Locate the line that contains "The outlined metastatic". Print it and every subsequent line through the final line of the records, exactly and only those.

--- SUPPLIED MATERIAL ---

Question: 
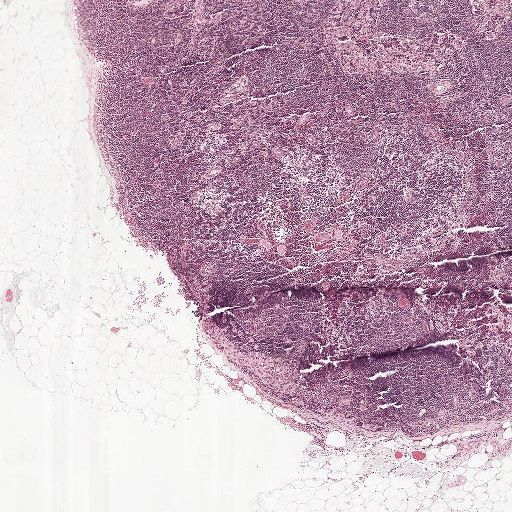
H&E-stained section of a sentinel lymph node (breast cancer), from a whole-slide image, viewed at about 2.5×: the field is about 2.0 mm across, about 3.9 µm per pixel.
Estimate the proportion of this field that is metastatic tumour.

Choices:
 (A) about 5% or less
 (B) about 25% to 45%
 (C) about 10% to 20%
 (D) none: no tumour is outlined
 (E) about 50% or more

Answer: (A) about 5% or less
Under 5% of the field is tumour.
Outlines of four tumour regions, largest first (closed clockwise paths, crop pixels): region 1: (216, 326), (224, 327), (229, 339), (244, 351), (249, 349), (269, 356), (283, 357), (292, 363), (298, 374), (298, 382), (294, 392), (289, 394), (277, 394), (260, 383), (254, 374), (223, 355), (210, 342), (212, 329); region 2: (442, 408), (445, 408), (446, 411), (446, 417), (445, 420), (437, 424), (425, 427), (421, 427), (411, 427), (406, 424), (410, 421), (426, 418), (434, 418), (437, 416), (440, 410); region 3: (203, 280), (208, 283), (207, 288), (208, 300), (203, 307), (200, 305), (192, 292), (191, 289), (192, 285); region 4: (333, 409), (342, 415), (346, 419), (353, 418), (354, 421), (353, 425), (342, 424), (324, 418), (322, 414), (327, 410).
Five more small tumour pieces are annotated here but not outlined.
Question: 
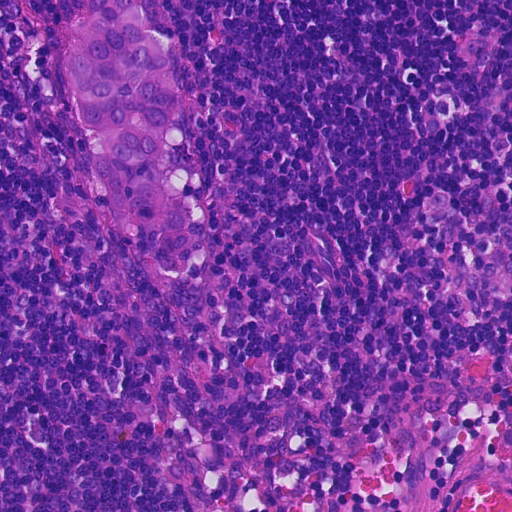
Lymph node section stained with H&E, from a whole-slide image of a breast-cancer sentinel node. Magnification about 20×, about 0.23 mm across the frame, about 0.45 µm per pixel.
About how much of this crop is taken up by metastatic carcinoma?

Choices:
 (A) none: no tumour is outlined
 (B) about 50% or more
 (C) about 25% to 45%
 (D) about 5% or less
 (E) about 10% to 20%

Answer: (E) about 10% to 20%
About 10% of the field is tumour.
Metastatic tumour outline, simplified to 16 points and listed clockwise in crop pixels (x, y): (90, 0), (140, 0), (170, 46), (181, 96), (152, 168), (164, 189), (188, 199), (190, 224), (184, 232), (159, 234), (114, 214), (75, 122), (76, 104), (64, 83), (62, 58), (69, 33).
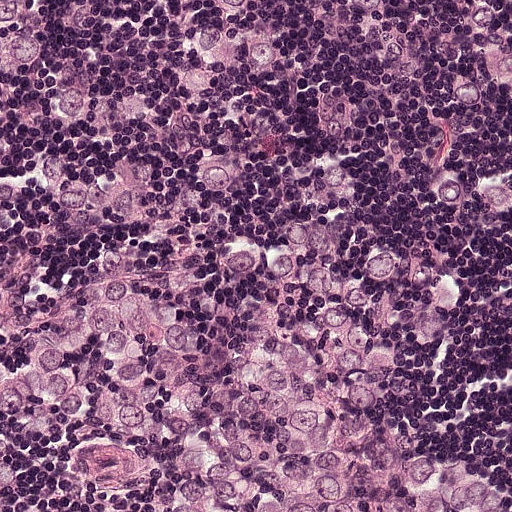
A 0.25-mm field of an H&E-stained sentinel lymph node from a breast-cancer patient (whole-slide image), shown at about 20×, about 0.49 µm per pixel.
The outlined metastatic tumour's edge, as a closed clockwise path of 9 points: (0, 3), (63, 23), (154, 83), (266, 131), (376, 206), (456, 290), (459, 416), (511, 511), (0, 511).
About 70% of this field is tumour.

---

▶ ANSWER TO THIS EXERCISE
The outlined metastatic tumour's edge, as a closed clockwise path of 9 points: (0, 3), (63, 23), (154, 83), (266, 131), (376, 206), (456, 290), (459, 416), (511, 511), (0, 511).
About 70% of this field is tumour.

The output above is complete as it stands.